When used to swap with data in memory, the reason is that it is faster. xchg is atomic. To do that, it implicitly locks its target address. That makes it slower than the series of moves. http://www.agner.org/optimize/instruction_tables.pdf:

"Instructions with a LOCK prefix have a long latency that depends on cache organization and possibly RAM speed. If there are multiple processors or cores or direct memory access (DMA) devices then all locked instructions will lock a cache line for exclusive access, which may involve RAM access. A LOCK prefix typically costs more than a hundred clock cycles, even on single-processor systems. This also applies to the XCHG instruction with a memory operand."

[wolfgke]

I know that. But this is only relevant if you exchange registers with memory and is not of relevance if you exchange two registers. I accept that this is a good point if some variables are moved to the stack because of register spilling or because you want to use the address of the variable (which is not the case here).

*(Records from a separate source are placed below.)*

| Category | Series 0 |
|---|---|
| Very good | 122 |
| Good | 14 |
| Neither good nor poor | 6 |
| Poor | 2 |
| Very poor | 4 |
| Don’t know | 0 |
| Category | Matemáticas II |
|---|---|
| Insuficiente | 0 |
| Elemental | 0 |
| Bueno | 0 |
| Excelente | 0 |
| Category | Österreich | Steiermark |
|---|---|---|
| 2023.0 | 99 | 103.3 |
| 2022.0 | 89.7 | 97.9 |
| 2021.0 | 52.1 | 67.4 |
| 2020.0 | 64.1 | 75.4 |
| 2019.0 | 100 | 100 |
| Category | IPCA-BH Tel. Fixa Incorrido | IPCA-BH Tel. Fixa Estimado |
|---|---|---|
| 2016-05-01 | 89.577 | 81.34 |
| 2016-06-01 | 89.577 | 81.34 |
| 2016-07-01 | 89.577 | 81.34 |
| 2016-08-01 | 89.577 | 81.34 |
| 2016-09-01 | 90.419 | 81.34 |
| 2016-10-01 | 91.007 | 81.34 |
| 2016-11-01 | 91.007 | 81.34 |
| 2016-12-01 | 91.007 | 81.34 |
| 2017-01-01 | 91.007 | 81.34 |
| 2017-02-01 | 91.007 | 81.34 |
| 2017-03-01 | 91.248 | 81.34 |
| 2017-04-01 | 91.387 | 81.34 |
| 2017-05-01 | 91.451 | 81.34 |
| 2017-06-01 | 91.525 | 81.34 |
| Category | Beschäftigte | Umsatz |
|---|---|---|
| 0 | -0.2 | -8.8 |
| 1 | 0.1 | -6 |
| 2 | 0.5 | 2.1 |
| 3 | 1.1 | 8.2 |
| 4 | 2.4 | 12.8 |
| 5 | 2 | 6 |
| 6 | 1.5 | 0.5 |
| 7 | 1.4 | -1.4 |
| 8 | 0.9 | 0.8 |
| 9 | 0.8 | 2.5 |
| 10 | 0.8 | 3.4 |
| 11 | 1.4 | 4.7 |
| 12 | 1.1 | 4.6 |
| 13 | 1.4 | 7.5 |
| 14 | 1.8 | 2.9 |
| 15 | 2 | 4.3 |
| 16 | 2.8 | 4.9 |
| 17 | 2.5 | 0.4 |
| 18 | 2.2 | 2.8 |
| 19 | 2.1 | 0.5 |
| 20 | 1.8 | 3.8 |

So I still stand by my point: What is the reason why the compiler uses `mov` for exchanging two registers here instead of `xchg`?

[Someone]

I think that's because (at least on some CPUs) it takes three macro-operations. http://www.agner.org/optimize/microarchitecture.pdf (section 17.4, page 188):

"Vector path instructions are less efficient than single or double instructions because they require exclusive access to the decoders and pipelines and do not always reorder optimally. For example:

    ; Example 17.1. AMD instruction breakdown
    xchg  eax, ebx   ; Vector path, 3 ops
    nop              ; Direct path, 1 op
    xchg  ecx, edx   ; Vector path, 3 ops
    nop              ; Direct path, 1 op

This sequence takes 4 clock cycles to decode because the vector path instructions must decode alone."

[JoeAltmaier]

Some of that is weird placeholders for the debugger, for inserting hook instructions or whatnot?

[eutectic]

I think you mean a combination of sub and add (e.g. sub sub add). xor is somewhat special in that it is its own inverse.

[wolfgke]

Yes, you are right - I was a little abentminded.

[louthy]

Yep, that's the 'classic' usage for me. Used to use this all the time if registers were short (and they always were).